The entity-api requires an authentication token, which is obtained from Globus. An authentication token for a consortium's entity-api is set via the consortium's Single Sign On.
The application will raise a HTTP 401 exception when:
- The authentication token expires at the consortium level.
- The authentication token is for the incorrect consortium--e.g., if the user provides a HuBMAP token for an update to a donor in SenNet.
If a donor is associated with published datasets (also known as "locked"), updating metadata requires administrative privileges, such as membership in a Globus admin group. Attepts to update metadata for restri without the appropriate privileges will result in a 403 error.
Donors already containing metadata may diverge from the current schema. This is especially the case for donors in HuBMAP who were registered prior to the implementation of valuesets.
Examples of divergence include:
- Some early donors have a race of "Hispanic". The current practice is to code "Hispanic" as an ethnicity.
- Grouping concepts for some categorical metadata may have changed.
Donors with metadata that does not comply with the current schema may cause issues in the Edit form. For example, if the value for a categorical metadata element is not in the current valueset associated with the metadata element, the Edit form will raise a validation error.
Units are currently not encoded in metadata, but stored as free text. This has resulted in variance in units--i.e., different spellings or case.

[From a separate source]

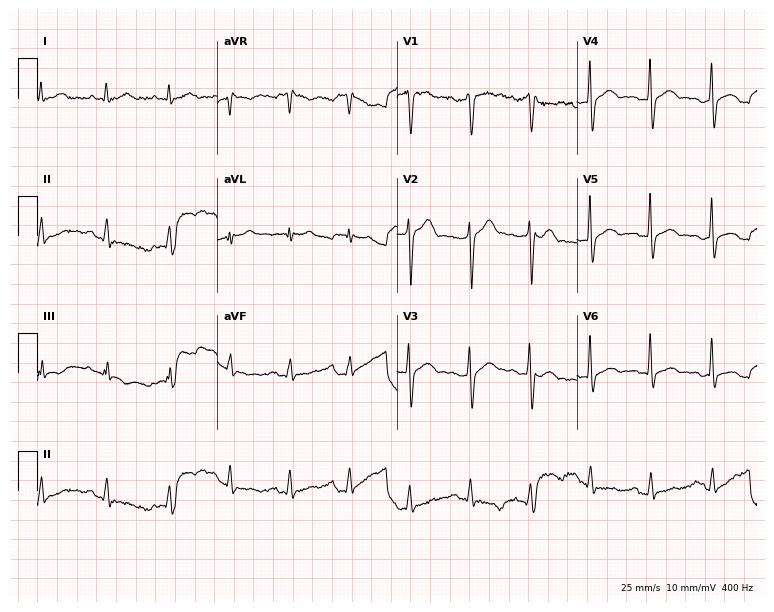
Standard 12-lead ECG recorded from a 40-year-old woman. Read as a normal ECG.

Because the Edit form emulates encoding of metadata using a list (e.g., only "in" and "cm" for height), there will be validation errors for measurements with variant units (e.g., "inches").
The application can run in one of three types of deployment:
- In a "bare-metal" deployment, running on a local machine.
- As a containerized application running from a local Docker image.
- As a containerized application running from an image pulled from Docker Hub.
Every deployment will need a copy of app.cfg.
-
Copy app.cfg.example to a file named app.cfg.
-
Edit the value of the ENDPOINT_BASE key to point to the desired instance of entity-api.
-
Generate a value for the Flask application (KEY). The preferred method from the Flask documentation is to run
python -c 'import secrets; print(secrets.token_hex())'
-
Provide values for the following Globus authentication parameters:
- GLOBUS_HUBMAP_CLIENT
- GLOBUS_HUBMAP_SECRET
- GLOBUS_SENNET_CLIENT
- GLOBUS_SENNET_SECRET
Obtain these parameters from the Globus administrator.
Install Docker on the local machine.
- Copy app.cfg to a subfolder of the user root (~) named donor-metadata.
python app.py
- Copy app.cfg to the same folder that contains the run_local.sh script.
- Execute build_local.sh to create a Docker image named hmsn/donor-data-local.
- Execute run_local.sh to create a Docker container named donor-data.
- Copy app.cfg to the same folder that contains the run_hub.sh script.
- Execute build_hub.sh to create a Docker image named hmsn/donor-data.
- Execute run_hub.sh to create a Docker container named hmsn/donor-data.
The containerized application is mapped to the URL http://127.0.0.1:5000 on the local machine. The run_*.sh scripts open the default browser to the URL.
- Copy app.cfg to the same folder that contains the compose-run.sh script.
- Execute compose-run.sh to create a Docker Compose container.
Create a Zip archive containing:
- app.cfg
- run_hub.sh
This archive contains the minimal set of files needed to install the application on a local machine running Docker.